The NU report, which focused primarily on allegations by teenage females pulled over by cops and prostitutes threatened with arrest by cops, did indicate that there had been some allegations of abusive comments or actions directed towards female Explorers who had gone—unescorted--on ride alongs with male officers. Hmmm, coupling teenage girls with male cops is a bad idea? Who would of thunk?
Unlike the Times or the blogs, the NU study did note that when the problem surfaced over a decade ago, Explorers implemented a requirement that at least two adult, non-police supervisors act as chaperones at all Explorer functions.
Perhaps the blogosphere didn’t dig deeper into the difference between Explorers and Scouts or the facts surrounding old allegations of sexual abuse because they were too busy crafting predictable Hitler Youth analogies.
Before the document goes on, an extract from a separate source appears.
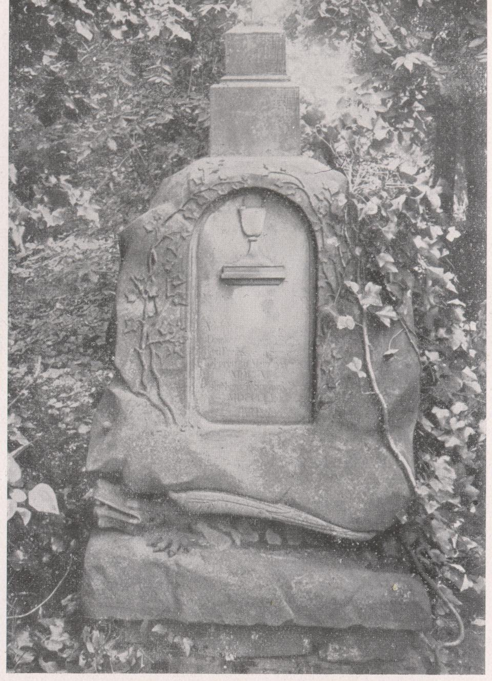 Grabstein Domkapitular Bruno Würschmitt 1938

Depending on how the blog leaned politically, headlines portrayed “Scouts” as either ‘Cheney Youth” or “Obama Youth.”
(Cheney, of course, is fun to hate. Obama took a hit because the Times article mentioned that a role played by a “terrorist” in one of the simulations was that of a “disgruntled Iraq war vet,” rekindling outrage on the right over a recent Department of Homeland Security document identifying Second Amendment supporters, pro-life advocates, and returning war veterans as potential terrorists.)
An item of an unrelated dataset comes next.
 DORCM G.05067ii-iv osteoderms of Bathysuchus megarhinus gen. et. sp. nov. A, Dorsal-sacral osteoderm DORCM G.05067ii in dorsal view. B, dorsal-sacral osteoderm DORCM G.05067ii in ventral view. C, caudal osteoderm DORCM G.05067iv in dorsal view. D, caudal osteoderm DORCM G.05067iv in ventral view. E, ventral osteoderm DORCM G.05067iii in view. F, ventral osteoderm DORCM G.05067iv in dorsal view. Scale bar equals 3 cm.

Smart move on the Times’ part. By distracting the right wing bloggers with the war-veteran-turned-terrorist angle, traditional supporters of the BSA got off track in their commentary and “analysis.” Instead, they joined the fray labeling Scouts as “Boy Storm Troopers of America” and “Homeland Gestapo.”
The fact that the commentary quickly degraded into Nazi comparisons may provide an insight into why the Internet didn’t self correct. Early pioneers of the Internet who posted discussions on Usenet forums found that arguments, if carried on long enough, frequently resulted in someone dropping a Nazi or Hitler comparison. This occurred so frequently that an adage known as Goodwin’s Law developed stating that such comparisons were almost inevitable.
A corollary to Godwin’s Law states that once a Nazi analogy is made the debate is over and whoever made the comparison automatically loses the debate. In the case of the Scouting story, commentators bypassed reasoned discourse and immediately played the Nazi card. The discussion terminated and truth lost out.